STARY WROCEK STARY WROCEK
1337
BLOG

Dr Grodzki and Mr Marszałek

STARY WROCEK STARY WROCEK Sejm i Senat Obserwuj temat Obserwuj notkę 74

Nie mam pojęcia, czy pan profesor Grodzki jako lekarz (i dyrektor szpitala) przyjmował korzyści majątkowe na własną rzecz. Niech to wyjaśnia prokuratura i sądy (jeśli trzeba).

Nie mam pojęcia, czy ewentualne korzyści ewentualnie przyjmowane z intencją wsparcia fundacji trafiały - w rzeczywistości - na konto owej fundacji. Nie mam pojęcia, czy i jak te pieniądze posłużyły podniesieniu wiedzy i umiejętności lekarzy. Niech to wyjaśnia prokuratura.

Ja nie potępiam pana profesora - lekarza. Zostawiam to prokuraturze, sądom i Panu Bogu.

Wszyscy. którzy mają trochę lat doskonale wiedzą, jak kiedyś funkcjonowała tzw. służba zdrowia. Chyba jedynymi, którzy nie byli zmuszeni lub nie czuli się zobowiązani do "wyrażenia swojej wdzięczności" lub "wyrażenia swojej nadziei" (w formie finansowej  i/lub rzeczowej) względem lekarzy byli sami lekarze, ich rodziny lub przyjaciele (dobrzy znajomi). Sęk w tym, że sami pacjenci i ich rodziny czuli, że lekarze zarabiają zbyt mało i naturalnym wydawało się ... uzupełnienie dochodów lekarzy.
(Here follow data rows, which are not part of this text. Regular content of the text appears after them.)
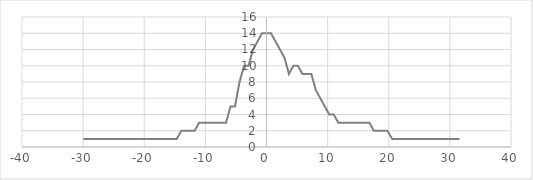
| Category | count |
|---|---|
| -30.0 | 1 |
| -29.283333333333335 | 1 |
| -28.583333333333336 | 1 |
| -27.866666666666667 | 1 |
| -27.150000000000002 | 1 |
| -26.433333333333334 | 1 |
| -25.71666666666667 | 1 |
| -25.0 | 1 |
| -24.283333333333335 | 1 |
| -23.56666666666667 | 1 |
| -22.866666666666667 | 1 |
| -22.15 | 1 |
| -21.433333333333337 | 1 |
| -20.71666666666667 | 1 |
| -20.0 | 1 |
| -15.416666666666664 | 1 |
| -14.683333333333337 | 1 |
| -13.950000000000003 | 2 |
| -13.216666666666669 | 2 |
| -12.483333333333334 | 2 |
| -11.75 | 2 |
| -11.016666666666666 | 3 |
| -10.283333333333331 | 3 |
| -9.550000000000004 | 3 |
| -8.81666666666667 | 3 |
| -8.083333333333336 | 3 |
| -7.350000000000001 | 3 |
| -6.616666666666667 | 3 |
| -5.883333333333333 | 5 |
| -5.149999999999999 | 5 |
| -4.416666666666664 | 8 |
| -3.666666666666667 | 10 |
| -2.9333333333333336 | 10 |
| -2.2 | 12 |
| -1.4666666666666668 | 13 |
| -0.7333333333333334 | 14 |
| 0.0 | 14 |
| 0.7333333333333334 | 14 |
| 1.4666666666666668 | 13 |
| 2.2 | 12 |
| 2.9333333333333336 | 11 |
| 3.666666666666666 | 9 |
| 4.3999999999999995 | 10 |
| 5.133333333333334 | 10 |
| 5.866666666666666 | 9 |
| 6.6000000000000005 | 9 |
| 7.333333333333333 | 9 |
| 8.066666666666663 | 7 |
| 8.799999999999997 | 6 |
| 9.533333333333331 | 5 |
| 10.266666666666666 | 4 |
| 11.0 | 4 |
| 11.733333333333334 | 3 |
| 12.466666666666669 | 3 |
| 13.166666666666671 | 3 |
| 13.899999999999999 | 3 |
| 14.633333333333333 | 3 |
| 15.366666666666667 | 3 |
| 16.1 | 3 |
| 16.833333333333336 | 3 |
| 17.56666666666667 | 2 |
| 18.300000000000004 | 2 |
| 19.03333333333333 | 2 |
| 19.766666666666666 | 2 |
| 20.566666666666663 | 1 |
| 21.299999999999997 | 1 |
| 22.03333333333333 | 1 |
| 22.766666666666666 | 1 |
| 23.5 | 1 |
| 24.25 | 1 |
| 24.983333333333334 | 1 |
| 25.700000000000003 | 1 |
| 26.433333333333337 | 1 |
| 27.166666666666657 | 1 |
| 27.916666666666657 | 1 |
| 28.64999999999999 | 1 |
| 29.383333333333326 | 1 |
| 30.11666666666666 | 1 |
| 30.849999999999994 | 1 |
| 31.58333333333333 | 1 |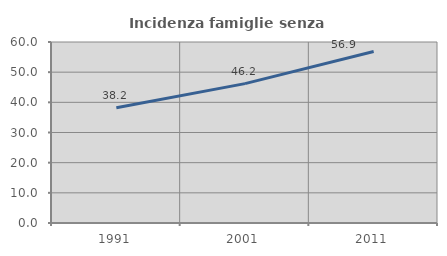
| Category | Incidenza famiglie senza nuclei |
|---|---|
| 1991.0 | 38.205 |
| 2001.0 | 46.205 |
| 2011.0 | 56.851 |

Również w trosce o własny interes.

Opowiem Państwu dwie historie jakie mi się przydarzyły wiele, wiele lat temu.

Historia 1

Moja Mama miała mieć operację. Termin wyznaczono i zgodnie z nim, zawiozłem Mamę do szpitala. Następnego dnia powiedziała mi, że muszę przynieść pieniądze. W jakim celu? Wiadomo. Przyznam się Państwu, że się wściekłem ale zrobiłem tak, jak Mama sobie życzyła.
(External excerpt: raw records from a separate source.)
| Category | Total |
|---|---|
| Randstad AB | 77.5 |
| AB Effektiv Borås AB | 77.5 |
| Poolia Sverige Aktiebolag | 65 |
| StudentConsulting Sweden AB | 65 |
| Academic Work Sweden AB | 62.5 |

Operacja się odbyła, wszystko poszło dobrze.

Kiedy rozmawiałem z lekarzem prowadzącym (już po operacji) tak mimochodem rzucił, że gdyby nie on, to operacja by się nie odbyła w tym terminie. Inaczej: zawdzięczamy to tylko jego .... (życzliwości? dobroci? poczuciu obowiązku?). Spotkałem się z nim jeszcze raz wręczając mu ... korzyść rzeczową (finansową już otrzymał wcześniej).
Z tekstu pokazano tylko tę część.